I am a modern language teacher (obviously not Irish!) so I am interested in all this, plus, I must get it right!


----------



## L'irlandais

Hi ablazza,
Thanks for giving more context.   'Dia duit' is generally spelt with lenition (Séimhiú)- Dia d*h*uit  [Shortened form of, 'Go mbeannaí Dia dhuit', literal meaning is, _'May God bless you' _it's a greeting - our way of saying *"Hello"*, so (perhaps) not entirely suitable for your Mum's Headstone.

I personally think in the context it's best not to cobble something together, although from one point of view it may render a more personal message, from a linguistic point of view it may not be understood as such.  


> One suggestion :  Solas na bhflaitheas uirthi  = _The light of Heaven on her  _



taken from the following website :*Source* : on-line

By the way, do make sure the inscriptions takes accents in to account :  ( á, ó, ú, é, í )

If these more classical Irish grave stone inscriptions don't genuinely suit, then say so.


----------



## Tegs

Thanks for the context - "Beannacht Dé" would be entirely appropriate here. Make sure that you put the accent on the E - if you don't, the whole sentence makes no sense.

Rather than _Oíche mhaith. __Beannacht Dé ort_, I would opt for_ C__odladh sámh agus b__eannacht Dé_. 

That means sleep well and God bless.
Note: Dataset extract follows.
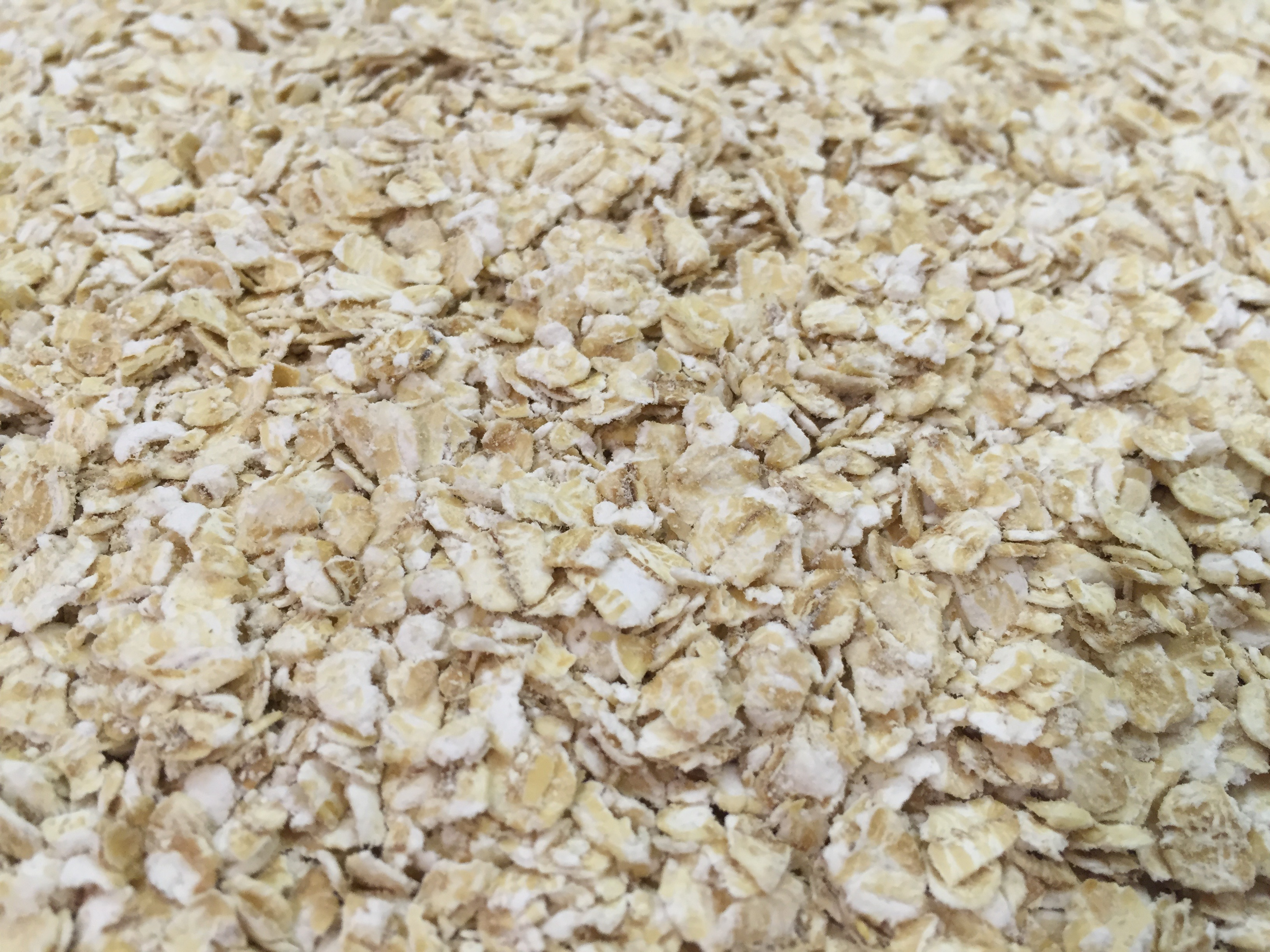 גרעיני שיבולת שועל שאודו, שוטחו, בושלו/אודו עוד, עובדו לצורת שבבים ויובשו

You can add "ort" at the end of beannacht Dé if you are sure nobody else from the family will be buried in the same plot. If that isn't the case, don't add "ort" since it refers to one person and will therefore have to be changed if anyone else is buried there at a later date. Without "ort" it means "God bless" for any and all who are buried there.

Definitely don't trust Google translate for gravestones - it is completely wrong. Dia duit as mentioned above, is the way we say "hello" in Irish. It would make no sense at all in your context.

You could use the more traditional sayings as l'Irlandais said. These include _Ar dheis Dé go raibh a hanam_ (may her soul be on the right hand of God), or_ Suaimhneas síoraí dá hanam _(may her soul have eternal peace) but with these two they refer to one woman only, so again if anyone else is to buried there in future, or is already buried there, I would avoid these. 

Anyway, if you want the personal touch, then you don't need to go with the set phrases and you can just go with _C__odladh sámh agus b__eannacht Dé - _it's your own personal message that way.


----------



## L'irlandais

Tegs said:


> ... go with _Codladh sámh agus beannacht Dé_ - it's your own personal message that way.


Hello again,
I agree with Tegs, that'd be more personal than any suggestion I might dig up on the www :


> _Go dtuga Dia suaimhneas sioraí dí _
> May God give eternal rest to her


which I admit is traditional rather than personal


----------



## ablazza

Thank you very much for your suggestions. I think I'll probably go with _Codladh sámh agus beannacht Dé _which sounds more colloquial and something you might say to a child, because I am trying to say to her what she said to me every night: 'Good night, God bless'. Also, others have suggested this to me too, so it must be quite an ordinary saying, which is what I want. By the way, she was buried in June and we hope to have her grave stone installed by her birthday: 17th March - St Patrick's Day! She was very proud of being born on this special Irish day and quite offended her parents had not christened her 'Patricia' (instead of Hannah). Also, she was Protestant Irish - Church of Ireland, so something too religiously Catholic would not be appropriate._

_


----------



## Tegs

Don't worry - I don't think anything in Irish would sound particularly Catholic, unless it was a blessing involving Mary


----------